(Extracted entries begins)

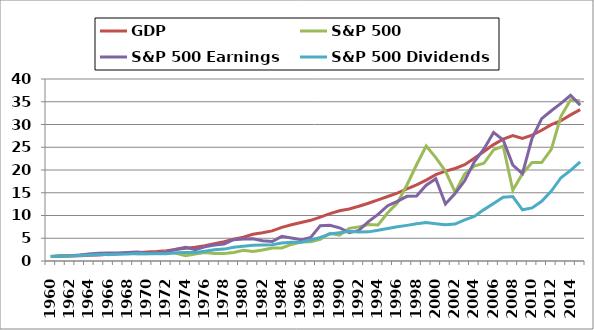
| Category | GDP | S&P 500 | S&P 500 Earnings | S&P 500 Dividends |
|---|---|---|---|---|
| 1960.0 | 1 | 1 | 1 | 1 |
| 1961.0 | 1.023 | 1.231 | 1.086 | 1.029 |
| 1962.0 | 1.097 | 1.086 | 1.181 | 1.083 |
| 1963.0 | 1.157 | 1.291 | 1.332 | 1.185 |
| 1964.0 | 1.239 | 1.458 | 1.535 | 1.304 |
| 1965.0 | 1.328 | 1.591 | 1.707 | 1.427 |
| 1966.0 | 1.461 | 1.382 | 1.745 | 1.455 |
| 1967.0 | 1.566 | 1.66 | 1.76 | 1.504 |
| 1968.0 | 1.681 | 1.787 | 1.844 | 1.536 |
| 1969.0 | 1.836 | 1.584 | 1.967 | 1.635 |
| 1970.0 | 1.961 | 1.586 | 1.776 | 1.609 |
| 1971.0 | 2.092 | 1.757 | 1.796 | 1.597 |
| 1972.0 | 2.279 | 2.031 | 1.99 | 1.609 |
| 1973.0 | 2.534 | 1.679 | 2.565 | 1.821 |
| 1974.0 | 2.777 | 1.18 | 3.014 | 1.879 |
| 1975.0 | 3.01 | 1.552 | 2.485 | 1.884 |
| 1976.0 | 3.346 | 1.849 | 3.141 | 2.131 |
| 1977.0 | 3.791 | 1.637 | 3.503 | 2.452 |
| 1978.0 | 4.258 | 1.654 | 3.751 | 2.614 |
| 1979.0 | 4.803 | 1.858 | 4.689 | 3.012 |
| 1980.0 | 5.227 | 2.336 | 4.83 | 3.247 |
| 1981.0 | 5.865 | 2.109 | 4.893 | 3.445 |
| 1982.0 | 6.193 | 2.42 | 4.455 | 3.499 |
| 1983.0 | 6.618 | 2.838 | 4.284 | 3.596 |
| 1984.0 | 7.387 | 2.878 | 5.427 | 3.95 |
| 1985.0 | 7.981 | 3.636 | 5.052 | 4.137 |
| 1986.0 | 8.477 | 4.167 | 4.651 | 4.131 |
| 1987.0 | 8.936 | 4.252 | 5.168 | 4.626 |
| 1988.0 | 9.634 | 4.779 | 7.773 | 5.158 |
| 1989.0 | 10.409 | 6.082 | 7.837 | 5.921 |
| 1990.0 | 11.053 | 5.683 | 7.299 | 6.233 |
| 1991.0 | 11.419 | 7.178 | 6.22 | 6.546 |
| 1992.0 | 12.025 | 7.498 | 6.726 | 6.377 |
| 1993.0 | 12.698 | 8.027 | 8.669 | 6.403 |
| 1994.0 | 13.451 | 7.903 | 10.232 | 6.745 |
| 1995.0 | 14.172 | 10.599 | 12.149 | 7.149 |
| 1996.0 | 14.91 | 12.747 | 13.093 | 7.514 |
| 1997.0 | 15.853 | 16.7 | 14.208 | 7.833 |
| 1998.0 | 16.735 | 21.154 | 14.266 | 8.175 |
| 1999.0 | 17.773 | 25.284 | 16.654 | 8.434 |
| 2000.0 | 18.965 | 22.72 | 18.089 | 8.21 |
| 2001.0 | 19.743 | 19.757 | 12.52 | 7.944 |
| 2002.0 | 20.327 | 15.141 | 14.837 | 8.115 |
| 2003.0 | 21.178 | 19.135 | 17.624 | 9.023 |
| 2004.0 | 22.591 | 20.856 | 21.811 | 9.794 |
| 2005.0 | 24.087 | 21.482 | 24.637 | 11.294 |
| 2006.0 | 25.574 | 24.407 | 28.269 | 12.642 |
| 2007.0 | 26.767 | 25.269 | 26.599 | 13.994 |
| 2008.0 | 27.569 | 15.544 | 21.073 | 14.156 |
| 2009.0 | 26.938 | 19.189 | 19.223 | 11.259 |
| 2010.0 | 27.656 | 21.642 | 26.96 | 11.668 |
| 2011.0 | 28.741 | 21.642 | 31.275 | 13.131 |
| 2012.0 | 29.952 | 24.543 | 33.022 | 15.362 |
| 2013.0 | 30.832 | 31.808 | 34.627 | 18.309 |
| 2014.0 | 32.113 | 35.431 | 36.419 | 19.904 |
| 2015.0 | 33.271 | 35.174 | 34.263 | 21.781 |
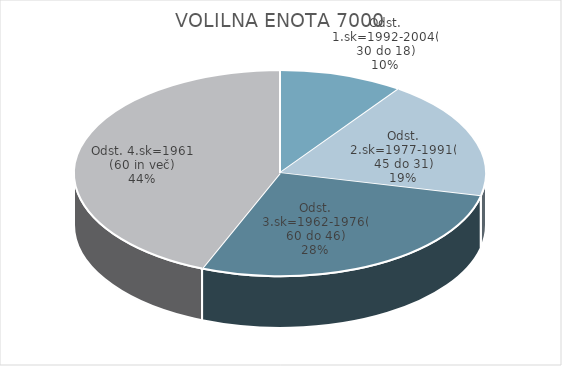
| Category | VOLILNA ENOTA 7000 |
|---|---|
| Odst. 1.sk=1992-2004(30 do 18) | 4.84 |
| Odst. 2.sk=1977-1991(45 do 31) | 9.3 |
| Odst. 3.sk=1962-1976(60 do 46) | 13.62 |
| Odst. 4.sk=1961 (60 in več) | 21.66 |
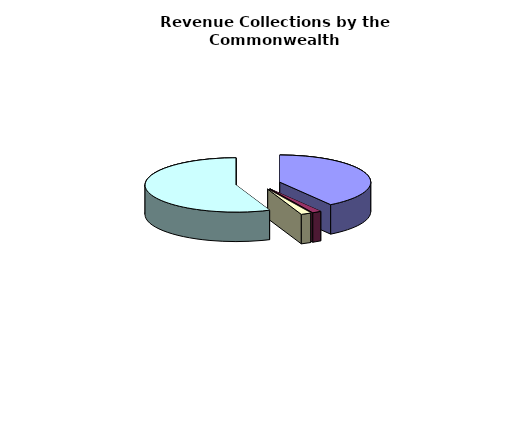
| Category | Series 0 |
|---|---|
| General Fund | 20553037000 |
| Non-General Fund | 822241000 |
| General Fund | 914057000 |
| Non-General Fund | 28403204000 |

(Extracted entries ends)

• [Your goal]: Return every line of the listing above that contains "General".

• [Written answer]:
| General Fund | 20553037000 |
| Non-General Fund | 822241000 |
| General Fund | 914057000 |
| Non-General Fund | 28403204000 |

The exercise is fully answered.